Thursday, March 5, 2009

Feeling lost...

I've been on this road for over two years. It's the most stressful thing I've ever dealt with. The insecurities are bleeding into EVERY part of my life. I feel like I'm losing myself piece by piece, day by day. I feel left behind as everyone around me has started and some already completed their families. I feel broken and defective. I can't find the strength that I've relied on for so many other low points in my life.


I am just tired. Tired of hurting. Tired of hoping. Tired of that terrible high school feeling of being "dumped" every month when AF rears her ugly head. I was more hopeful than usual this month. I mean, we're doing IVF, why wouldn't I? You'd think I would have learned better by now. I wanted to believe. I can't anymore. Why me? Why all of us? Why does every friggin' month has to be so hurtful? Painful. Debilitatingly sad. Why hurt my husband, a loving and kind man who ADORES children, more than any man I've ever seen? He is so good and kind and God has given him a wife who cannot DO THIS! He cries with me at every period. And he tries to peel me off the floor every time and tells me he just KNOWS it's going to happen. When I know it will never. Not without majorly expensive medical miracles. We're not rich by any stretch of the word. This nightmare has made me into a jealous and not-nice-to-be-around person. I used to love to be around my friends and their babies/families. Now, I don't even talk to half of them anymore because..........because I'm THIS WAY now! I can't even bear to read the blogs of my fellow infertiles who have succeeded. I'm miserable and disgusted with myslef for feeling like this. Even when I'm "happy", it's fake. I live in Limbo. I don't even feel like me anymore.

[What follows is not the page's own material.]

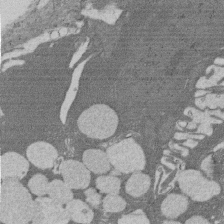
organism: Rat
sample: Salivary granule

I do believe in God, however, my faith has been rocked. There is no way to say it hasn't. We see so much gloom and doom in what people can do to their own children and we sit here trying and praying desperately for a baby to love and take care of. I cannot pray any more. I have found that when I try to pray I just stop. I ask the Holy Spirit to intercede for me as I am unable to. I hope that God can understand and help me get past these feelings of failure and loss.


Infertility has been the worst experience of my life. I'm not even sure it's worth everything I've been through at this point. I want a baby, but I miss the woman I used to be. I just don't know how to become her again. Being a parent and having a family was always a part of the picture for us. We were going to be parents. That's part of how I understood myself and my husband. And now, it may not happen. I'm a wife but I'm not a mother. So who am I now, and who is my husband, and are we really a family--can we be, without kids?